In executor/setup.go, the initialization looks like this:
otelCfg := otelutils.GetConfig()
if err := otelutils.RegisterProvidersWithContext(ctx, otelServiceName, otelCfg); err != nil {
return fmt.Errorf("registering otel providers: %w", err)
}
Internally, RegisterProvidersWithContext (found in flytestdlib/otelutils/factory.go) creates the appropriate exporter based on the configuration and stores the resulting TracerProvider in a global map keyed by the service name. This allows different components within the same process to use distinct providers if necessary.
Propagating Traces via ConnectRPC
Flyte uses ConnectRPC for communication between many of its services. To ensure trace context is propagated across these network boundaries, Flyte utilizes otelconnect interceptors.
When creating a client, you pass the interceptor to the client constructor.
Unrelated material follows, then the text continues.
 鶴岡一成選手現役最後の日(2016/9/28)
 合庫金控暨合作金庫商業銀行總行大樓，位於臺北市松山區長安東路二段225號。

For example, in executor/setup.go, the EventsProxyServiceClient is configured with an OTEL interceptor:
otelInterceptor, err := otelconnect.NewInterceptor(
otelconnect.WithTracerProvider(otelutils.GetTracerProvider(otelServiceName)),
otelconnect.WithMeterProvider(otelutils.GetMeterProvider(otelServiceName)),
otelconnect.WithoutServerPeerAttributes(),
)
eventsClient := workflowconnect.NewEventsProxyServiceClient(
http.DefaultClient,
eventsServiceURL,
connect.WithInterceptors(otelInterceptor),
)
This interceptor automatically extracts trace headers from incoming requests and injects them into outgoing requests, maintaining the distributed trace across service calls.
Manual Instrumentation
For internal logic that isn't covered by RPC interceptors, you can create manual spans using otelutils.NewSpan. This helper function is designed to integrate with Flyte's logging system by automatically injecting log fields from the context as span attributes.
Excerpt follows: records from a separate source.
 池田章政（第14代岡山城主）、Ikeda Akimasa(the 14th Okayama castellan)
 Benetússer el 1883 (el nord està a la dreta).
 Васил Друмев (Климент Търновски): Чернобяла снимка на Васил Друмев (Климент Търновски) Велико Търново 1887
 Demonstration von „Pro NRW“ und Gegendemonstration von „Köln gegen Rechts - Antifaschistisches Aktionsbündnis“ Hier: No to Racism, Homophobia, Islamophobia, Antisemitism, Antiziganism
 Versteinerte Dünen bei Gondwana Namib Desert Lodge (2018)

In flytestdlib/storage/cached_rawstore.go, manual spans are used to track storage operations:
func (s *cachedRawStore) Head(ctx context.Context, reference storage.DataReference) (storage.Metadata, error) {
ctx, span := otelutils.NewSpan(ctx, otelutils.BlobstoreClientTracer, "flytestdlib.storage.cachedRawStore/Head")
defer span.End()
return s.RawStore.Head(ctx, reference)
}
The NewSpan function (in flytestdlib/otelutils/factory.go) iterates through log fields retrieved via contextutils.GetLogFields(ctx) and adds them to the span. This ensures that if your context already contains metadata like project, domain, or workflow_id, those values are automatically searchable in your tracing backend.
Kubernetes API Visibility
Flyte interacts heavily with the Kubernetes API. To gain visibility into these interactions, Flyte provides wrappers for the controller-runtime client and cache.
The otelutils.WrapK8sClient and otelutils.WrapK8sCache functions (defined in flytestdlib/otelutils/k8s.go) wrap standard Kubernetes clients to create spans for every Get, List, Create, Update, and Delete operation.
// Example of wrapping a K8s client
kubeClient = otelutils.WrapK8sClient(kubeClient)
These spans are tagged with the k8s-client tracer name and include the specific operation path (e.g., controller-runtime.pkg.client.Client/Get), allowing you to see exactly how much time is spent waiting on the Kubernetes API server.
Sampling Strategies
To manage the volume of trace data, Flyte supports two sampling strategies configured via otel.sampler.parentSampler:
always: Every request is sampled. This is useful for development or low-traffic environments.traceid: Uses probabilistic sampling based on a ratio. The ratio is controlled byotel.sampler.traceIdRatio.
Both strategies are wrapped in a ParentBased sampler. This means that if an upstream service (like a proxy or another Flyte service) has already decided to sample a request, Flyte will respect that decision regardless of its local ratio.